While trendy sparkles and ribbons have found a place alongside traditional flourishes like marzipan bridges and edible flowers in her cake designs of late, Karina Kappel of the Artful Baker in Naperville says that one of the bigger shifts she’s seen recently is an attempt to have the cake do more than simply match the style and décor of the wedding and satisfy the guests’ collective sweet tooth, but to really help reflect the couple and their personalities or interests.

“Many couples are looking to personalize their cakes by choosing something to tell a story about how they met or things they like to do,” she explains. “For example, the topper may include the bride and groom along with their pets or feature their school colors.”

An even more encouraging potential trend may be the expansion of dessert choices and flavors for guests. After all, for as much of a fuss as people make out of the wedding cake, for most guests the lasting memory is often regret over how small the portion was.

“Many couples are choosing several flavors for the wedding cake to slice and present on a dessert table along with cookies, mousse, tarts, and more,” says Kappel. “Guests are free to pick and choose their desserts and can even have a late night snack too.”

Sound and Fury

The words “I do” may very well be among the most meaningful and romantic associated with a wedding, but when it comes to planning the big day, there are three others that can be just as crucial: Do. Not. Play.

When it comes to reception entertainment, while some couples still defer to the creative license of their DJ or give a pass to any and all requests from their guests, Jorge Munoz of Naperville-based Creative Sounds says that most brides and grooms these days aren’t shy about pre-nixing at least a handful of tunes that get under their skin.

“A do-not-play list doesn’t bother me at all,” says the wedding entertainment veteran of 15 years. “This is the bride and groom’s party—not mine, not the guests’—so I’d rather they help tailor it to their liking by eliminating certain songs or even genres. ‘The Chicken Dance’ seems to wind up on a lot of those lists.”

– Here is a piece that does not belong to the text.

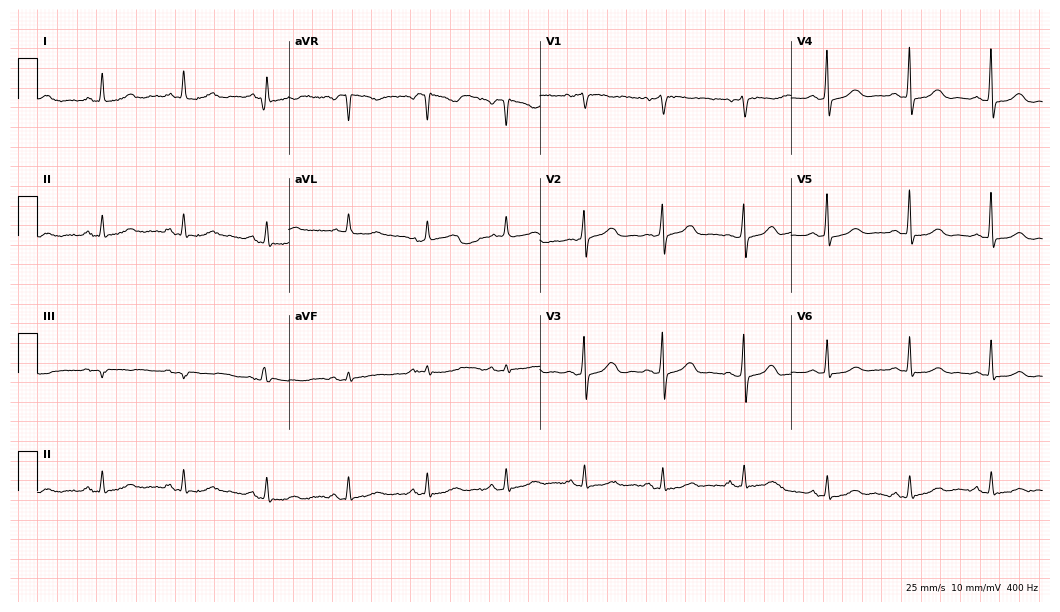
ECG — a female patient, 55 years old. Labelled as a normal ECG.

In discussing the notion of a do-not-play list, Munoz hits on one of the delicate but vital balances that couples need to strive for in planning the entertainment for the reception—finding a DJ who can keep the evening lively and interactive without completely taking over. It’s why he believes it’s so important to look beyond price.

“The DJ isn’t just about the music,” Munoz explains. “He’s also doing the announcements and coordinating things with other vendors and trying to maintain the flow. So you want to be sure you have someone who sees eye-to-eye with you on how the night should play out.”

Toast Points

It’s that time of year again when men and women who have spent most of their lives consciously avoiding the humiliation of public speaking will be handed live microphones and expected to recite something funny/heartwarming/wise/memorable to a roomful of hungry strangers. North Central College Professor of Speech Communication Dr. Richard Paine has a few tips for the on-the-spot best man or maid of honor to help keep a hot mic from turning into a flameout.

Relax

Develop a few techniques for monitoring and controlling tension and, most importantly, practice the speech ahead of time. “Take advantage of any chance to rehearse in advance,” Paine says. “That way it won’t be new or scary at the wedding because you’ve experienced it before.”

Be Specific

You were chosen for your connection to the couple, not necessarily for your technical polish as a speaker. So make sure the audience gets that feeling from your speech, above all else. “There shouldn’t be an exact A-B-C template for a wedding toast. The fun is in finding something unique to highlight about this couple and their personality together.”

Stay Focused

It may be your speech, but it’s not your moment, so keep the attention where it belongs—on the couple. In other words, funny is fine, but save your standup audition for another time. “People appreciate sincerity and respect more than they do a lame joke,” Paine says.